Within the material below, transcribe exactly the lines from the one holding "Fotografía de James" through the one holding "2013 Longines Global", keeping both ends and skipping the rest.

## Stored data
·····

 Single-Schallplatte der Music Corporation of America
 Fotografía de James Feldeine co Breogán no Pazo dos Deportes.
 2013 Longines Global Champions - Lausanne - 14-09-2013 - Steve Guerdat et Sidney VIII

·····

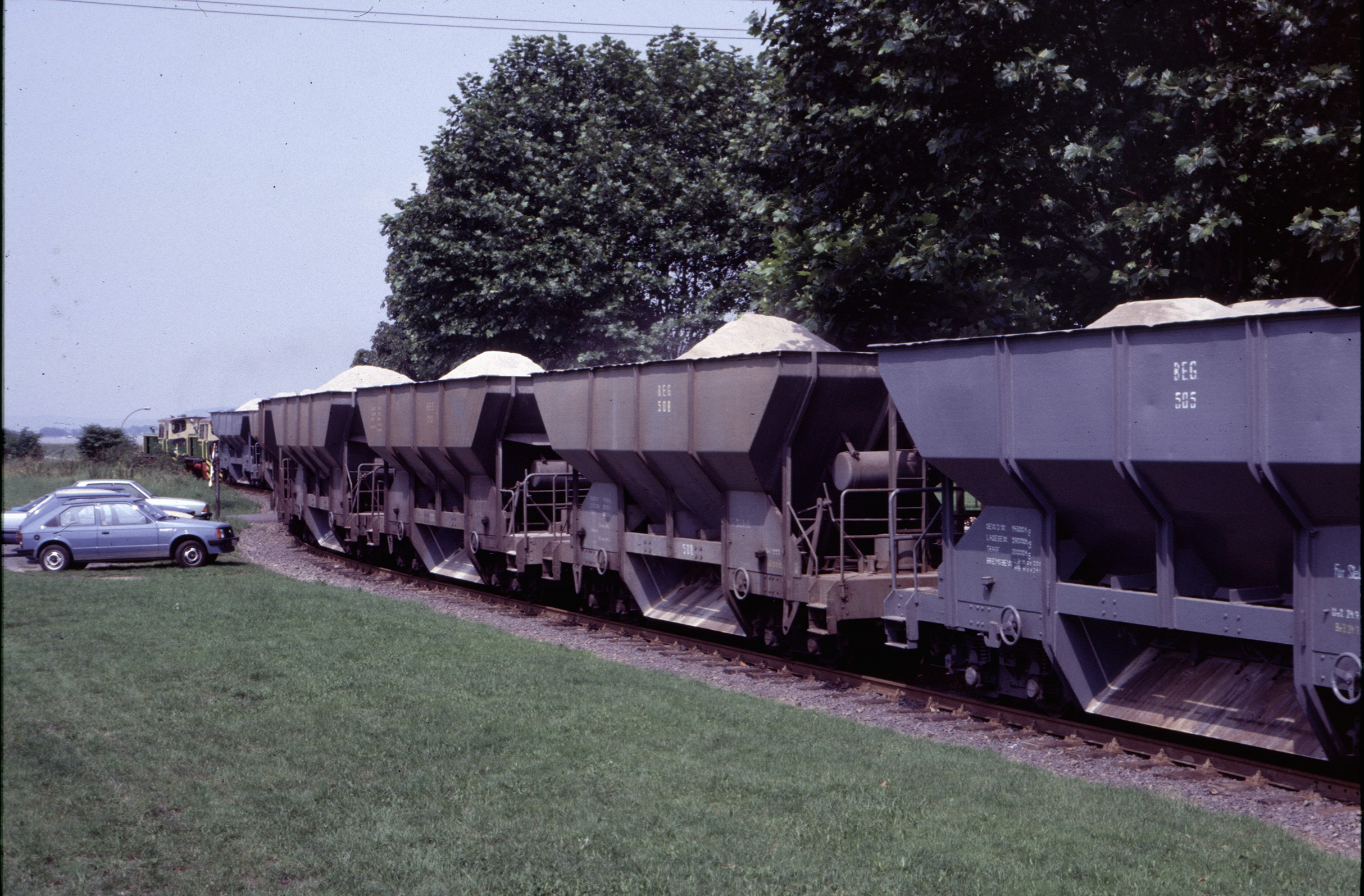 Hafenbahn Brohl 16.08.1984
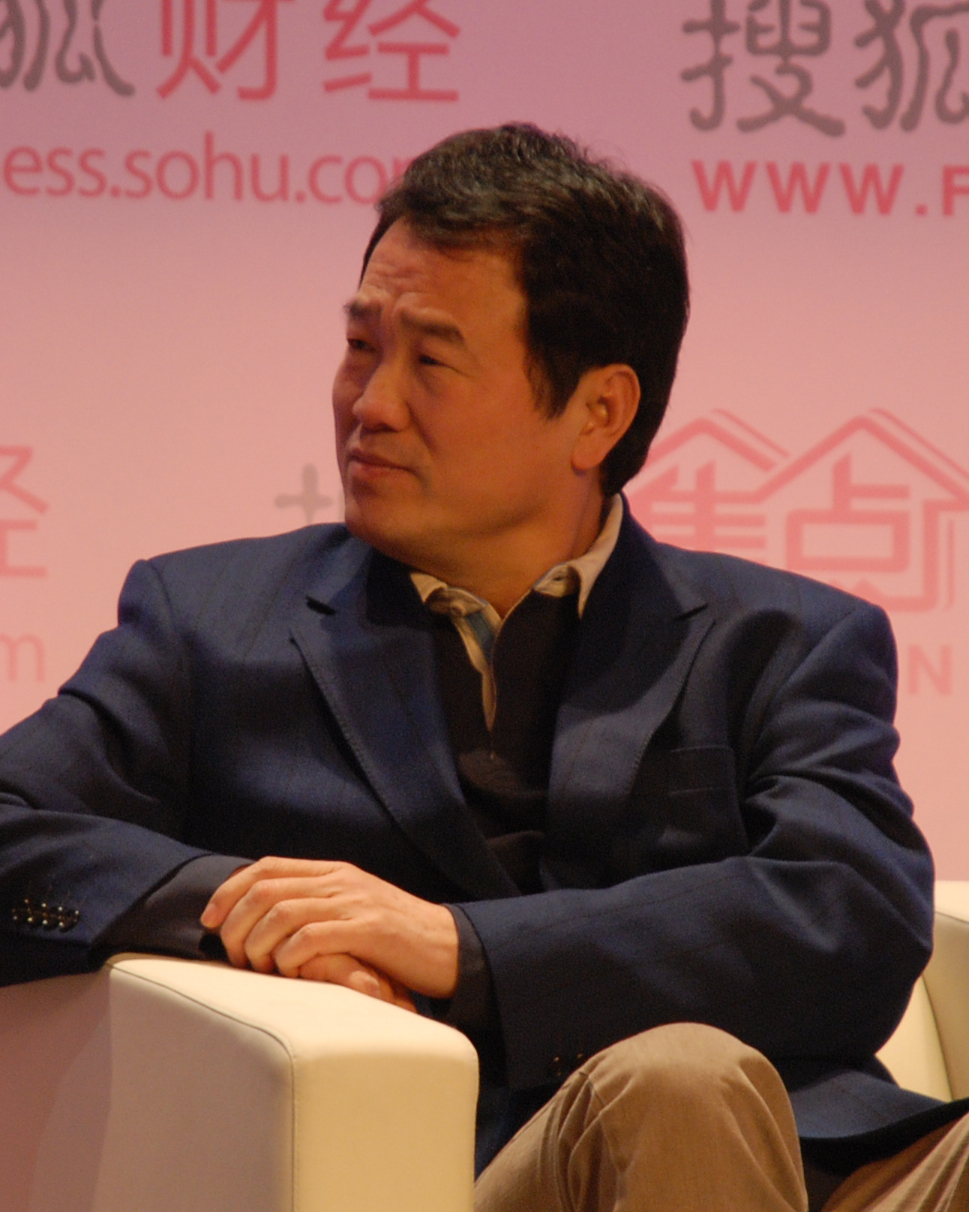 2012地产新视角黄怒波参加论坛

·····

## Answer to this exercise
 Fotografía de James Feldeine co Breogán no Pazo dos Deportes.
 2013 Longines Global Champions - Lausanne - 14-09-2013 - Steve Guerdat et Sidney VIII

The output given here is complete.